**ABOUT THIS TASK:**
Pictures should be omitted; restate word for word the lines from the one holding "0.357 | 0.214 |" through the last line of the entries below.

..........

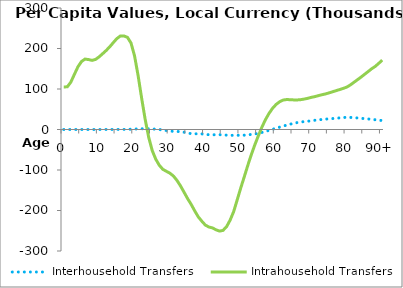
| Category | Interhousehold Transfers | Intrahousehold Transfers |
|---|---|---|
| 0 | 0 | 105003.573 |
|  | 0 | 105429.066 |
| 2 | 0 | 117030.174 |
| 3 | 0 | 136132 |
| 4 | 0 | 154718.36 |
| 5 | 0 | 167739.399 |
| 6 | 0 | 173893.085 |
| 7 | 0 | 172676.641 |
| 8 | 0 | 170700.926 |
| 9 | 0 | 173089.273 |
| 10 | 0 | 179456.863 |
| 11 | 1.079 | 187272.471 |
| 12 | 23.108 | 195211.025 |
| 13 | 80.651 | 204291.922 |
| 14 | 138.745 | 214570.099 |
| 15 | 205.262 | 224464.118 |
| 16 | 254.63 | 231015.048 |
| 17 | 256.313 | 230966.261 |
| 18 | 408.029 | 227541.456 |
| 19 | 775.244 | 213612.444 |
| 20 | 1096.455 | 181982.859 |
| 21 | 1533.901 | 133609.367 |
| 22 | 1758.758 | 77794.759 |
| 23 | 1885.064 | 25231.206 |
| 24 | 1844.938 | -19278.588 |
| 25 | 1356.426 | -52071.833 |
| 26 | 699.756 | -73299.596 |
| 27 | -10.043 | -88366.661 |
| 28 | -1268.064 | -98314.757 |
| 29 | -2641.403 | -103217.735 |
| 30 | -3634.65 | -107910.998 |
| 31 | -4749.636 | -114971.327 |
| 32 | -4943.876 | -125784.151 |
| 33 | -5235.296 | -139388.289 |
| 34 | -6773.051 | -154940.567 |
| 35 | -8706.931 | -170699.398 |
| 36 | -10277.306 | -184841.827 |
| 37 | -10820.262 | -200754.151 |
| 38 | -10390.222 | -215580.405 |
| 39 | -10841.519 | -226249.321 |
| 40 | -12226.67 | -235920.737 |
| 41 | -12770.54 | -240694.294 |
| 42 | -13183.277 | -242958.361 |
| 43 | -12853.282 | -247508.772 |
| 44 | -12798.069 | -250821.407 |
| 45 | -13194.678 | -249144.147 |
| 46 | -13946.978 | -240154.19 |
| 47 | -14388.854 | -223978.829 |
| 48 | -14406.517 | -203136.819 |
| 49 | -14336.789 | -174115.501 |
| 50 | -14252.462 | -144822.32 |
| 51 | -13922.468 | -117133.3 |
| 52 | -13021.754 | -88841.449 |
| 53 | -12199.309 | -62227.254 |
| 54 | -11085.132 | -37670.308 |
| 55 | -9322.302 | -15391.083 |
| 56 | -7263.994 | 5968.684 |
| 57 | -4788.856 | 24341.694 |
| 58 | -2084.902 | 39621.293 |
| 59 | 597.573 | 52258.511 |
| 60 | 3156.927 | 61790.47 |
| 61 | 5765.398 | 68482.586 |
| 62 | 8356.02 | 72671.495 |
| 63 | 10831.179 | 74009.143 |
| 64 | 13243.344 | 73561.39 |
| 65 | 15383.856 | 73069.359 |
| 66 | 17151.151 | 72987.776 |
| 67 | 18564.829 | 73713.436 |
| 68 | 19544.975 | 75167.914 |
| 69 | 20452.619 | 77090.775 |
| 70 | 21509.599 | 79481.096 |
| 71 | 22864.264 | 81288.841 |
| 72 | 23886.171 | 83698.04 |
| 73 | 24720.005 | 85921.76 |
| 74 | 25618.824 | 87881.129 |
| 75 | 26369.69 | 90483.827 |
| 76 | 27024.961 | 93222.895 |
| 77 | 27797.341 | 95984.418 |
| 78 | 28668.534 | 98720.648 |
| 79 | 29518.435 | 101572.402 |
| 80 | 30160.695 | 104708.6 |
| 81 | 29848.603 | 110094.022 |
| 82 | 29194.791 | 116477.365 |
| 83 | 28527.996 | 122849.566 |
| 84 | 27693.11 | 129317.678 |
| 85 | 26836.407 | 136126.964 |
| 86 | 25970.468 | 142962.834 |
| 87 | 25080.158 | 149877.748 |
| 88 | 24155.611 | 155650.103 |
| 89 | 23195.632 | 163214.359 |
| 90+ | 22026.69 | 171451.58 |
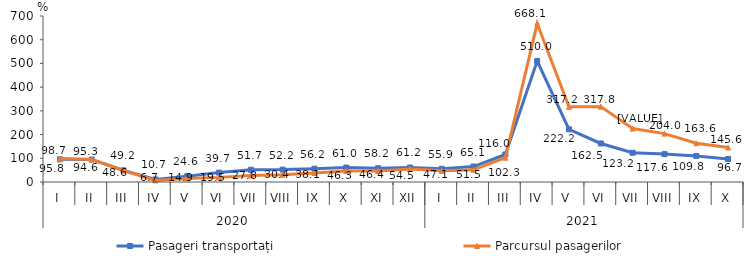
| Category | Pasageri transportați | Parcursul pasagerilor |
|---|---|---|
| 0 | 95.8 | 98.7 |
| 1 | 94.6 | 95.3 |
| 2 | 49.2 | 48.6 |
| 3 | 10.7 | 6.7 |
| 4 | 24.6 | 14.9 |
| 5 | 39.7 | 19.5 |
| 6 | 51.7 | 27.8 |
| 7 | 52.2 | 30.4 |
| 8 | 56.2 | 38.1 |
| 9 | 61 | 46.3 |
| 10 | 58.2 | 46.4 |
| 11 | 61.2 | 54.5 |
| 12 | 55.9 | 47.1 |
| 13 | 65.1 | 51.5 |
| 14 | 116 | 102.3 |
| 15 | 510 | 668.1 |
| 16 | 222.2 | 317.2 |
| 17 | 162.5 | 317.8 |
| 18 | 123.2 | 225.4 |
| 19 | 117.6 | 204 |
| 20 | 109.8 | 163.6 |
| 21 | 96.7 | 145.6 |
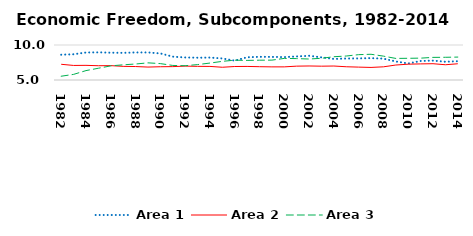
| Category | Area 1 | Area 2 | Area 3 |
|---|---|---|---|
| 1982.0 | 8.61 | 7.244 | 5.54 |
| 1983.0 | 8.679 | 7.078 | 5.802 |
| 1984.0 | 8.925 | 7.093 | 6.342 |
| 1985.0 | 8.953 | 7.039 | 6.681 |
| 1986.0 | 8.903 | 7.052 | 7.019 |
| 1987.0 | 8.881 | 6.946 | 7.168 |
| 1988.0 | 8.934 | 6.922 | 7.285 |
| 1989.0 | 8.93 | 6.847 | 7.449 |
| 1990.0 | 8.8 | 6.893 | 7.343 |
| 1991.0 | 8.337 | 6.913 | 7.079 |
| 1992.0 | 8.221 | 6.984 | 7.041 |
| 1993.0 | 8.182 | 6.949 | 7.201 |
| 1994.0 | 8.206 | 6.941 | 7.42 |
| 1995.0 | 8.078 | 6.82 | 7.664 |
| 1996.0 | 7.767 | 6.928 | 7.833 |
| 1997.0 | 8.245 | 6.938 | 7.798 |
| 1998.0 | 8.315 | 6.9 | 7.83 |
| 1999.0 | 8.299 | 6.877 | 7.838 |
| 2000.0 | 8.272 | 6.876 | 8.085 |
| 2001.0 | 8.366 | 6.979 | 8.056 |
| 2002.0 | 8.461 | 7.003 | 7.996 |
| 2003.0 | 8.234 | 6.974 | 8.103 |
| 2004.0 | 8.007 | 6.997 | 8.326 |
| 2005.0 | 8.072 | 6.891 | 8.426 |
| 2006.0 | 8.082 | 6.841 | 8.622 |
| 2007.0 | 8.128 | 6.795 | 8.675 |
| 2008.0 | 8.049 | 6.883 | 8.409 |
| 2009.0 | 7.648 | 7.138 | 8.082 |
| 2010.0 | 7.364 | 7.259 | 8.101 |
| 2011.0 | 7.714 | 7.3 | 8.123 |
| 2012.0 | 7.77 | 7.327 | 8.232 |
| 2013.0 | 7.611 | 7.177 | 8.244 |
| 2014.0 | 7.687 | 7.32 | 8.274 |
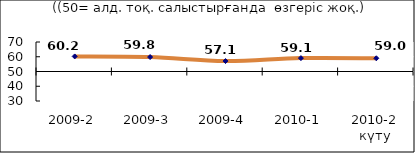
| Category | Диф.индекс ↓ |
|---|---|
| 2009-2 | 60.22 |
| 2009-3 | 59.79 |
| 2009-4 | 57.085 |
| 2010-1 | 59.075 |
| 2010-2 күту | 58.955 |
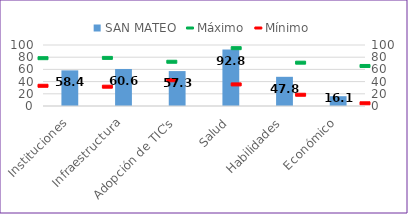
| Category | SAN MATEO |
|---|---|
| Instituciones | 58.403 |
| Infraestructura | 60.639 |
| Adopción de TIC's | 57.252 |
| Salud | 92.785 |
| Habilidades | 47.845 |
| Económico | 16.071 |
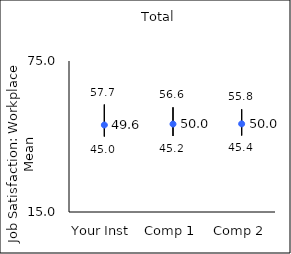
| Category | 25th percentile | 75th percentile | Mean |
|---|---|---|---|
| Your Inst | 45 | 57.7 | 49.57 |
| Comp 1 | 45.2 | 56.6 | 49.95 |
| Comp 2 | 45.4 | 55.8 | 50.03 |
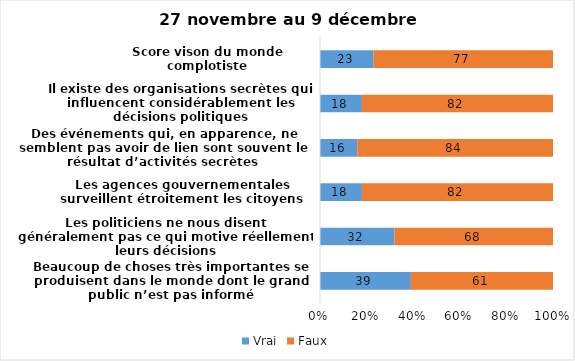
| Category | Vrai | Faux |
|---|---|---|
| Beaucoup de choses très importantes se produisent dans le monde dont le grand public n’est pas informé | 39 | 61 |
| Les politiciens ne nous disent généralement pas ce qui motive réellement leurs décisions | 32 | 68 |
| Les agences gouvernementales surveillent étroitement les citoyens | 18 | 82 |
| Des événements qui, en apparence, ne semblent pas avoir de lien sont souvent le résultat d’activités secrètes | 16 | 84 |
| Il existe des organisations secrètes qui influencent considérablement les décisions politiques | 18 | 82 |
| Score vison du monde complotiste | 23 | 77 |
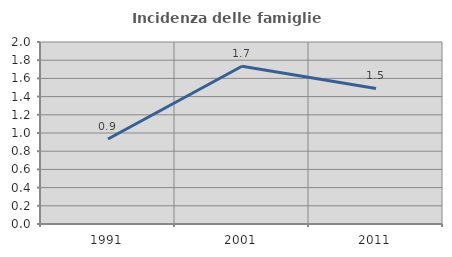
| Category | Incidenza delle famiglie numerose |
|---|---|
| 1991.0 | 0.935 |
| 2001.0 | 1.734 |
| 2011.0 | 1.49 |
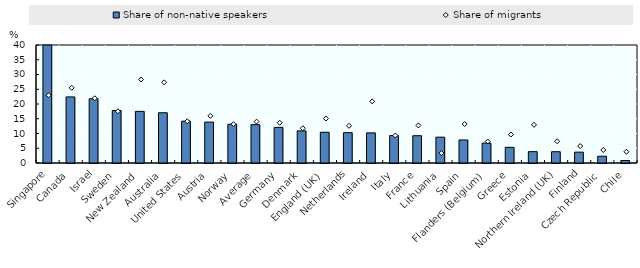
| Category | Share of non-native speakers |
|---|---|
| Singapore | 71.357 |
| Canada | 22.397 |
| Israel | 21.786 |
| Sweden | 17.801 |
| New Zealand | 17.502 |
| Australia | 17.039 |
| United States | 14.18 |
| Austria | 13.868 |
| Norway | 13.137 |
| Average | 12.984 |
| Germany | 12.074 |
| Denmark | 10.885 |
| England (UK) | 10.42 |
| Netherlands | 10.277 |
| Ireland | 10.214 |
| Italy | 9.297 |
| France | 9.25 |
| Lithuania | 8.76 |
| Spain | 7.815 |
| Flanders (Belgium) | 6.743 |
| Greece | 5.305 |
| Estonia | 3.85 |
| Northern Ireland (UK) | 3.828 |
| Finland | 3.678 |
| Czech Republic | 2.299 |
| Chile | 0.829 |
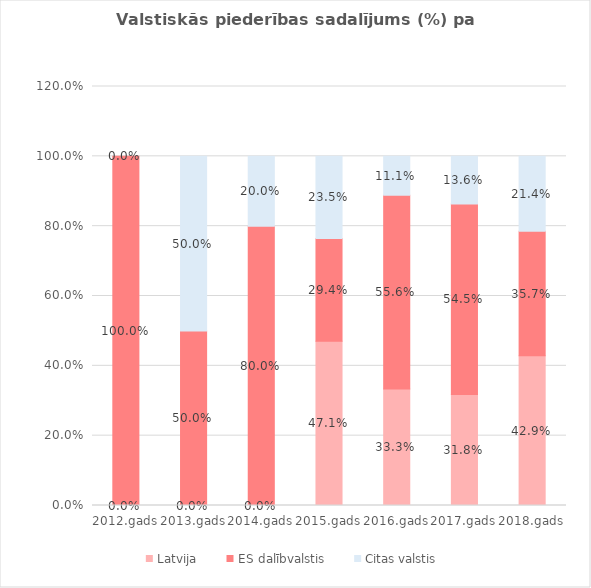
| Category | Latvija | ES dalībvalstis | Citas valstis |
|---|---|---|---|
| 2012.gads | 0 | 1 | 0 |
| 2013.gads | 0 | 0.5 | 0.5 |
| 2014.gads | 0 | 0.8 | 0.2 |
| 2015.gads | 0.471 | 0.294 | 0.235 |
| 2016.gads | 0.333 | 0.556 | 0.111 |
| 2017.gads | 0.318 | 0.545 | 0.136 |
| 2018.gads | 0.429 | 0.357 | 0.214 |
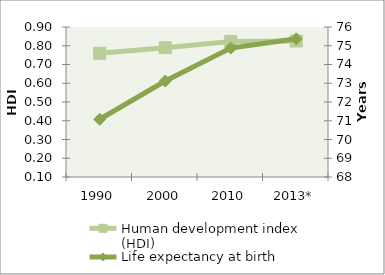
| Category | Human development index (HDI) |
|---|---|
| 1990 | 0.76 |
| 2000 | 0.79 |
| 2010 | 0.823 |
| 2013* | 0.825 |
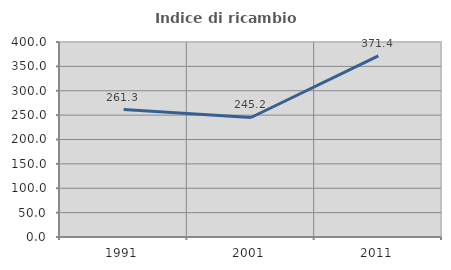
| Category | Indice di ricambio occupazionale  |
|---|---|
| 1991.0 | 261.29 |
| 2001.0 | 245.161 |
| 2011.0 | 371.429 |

..........

**FINAL ANSWER:**
| 2018.gads | 0.429 | 0.357 | 0.214 |
| Category | Human development index (HDI) |
|---|---|
| 1990 | 0.76 |
| 2000 | 0.79 |
| 2010 | 0.823 |
| 2013* | 0.825 |
| Category | Indice di ricambio occupazionale  |
|---|---|
| 1991.0 | 261.29 |
| 2001.0 | 245.161 |
| 2011.0 | 371.429 |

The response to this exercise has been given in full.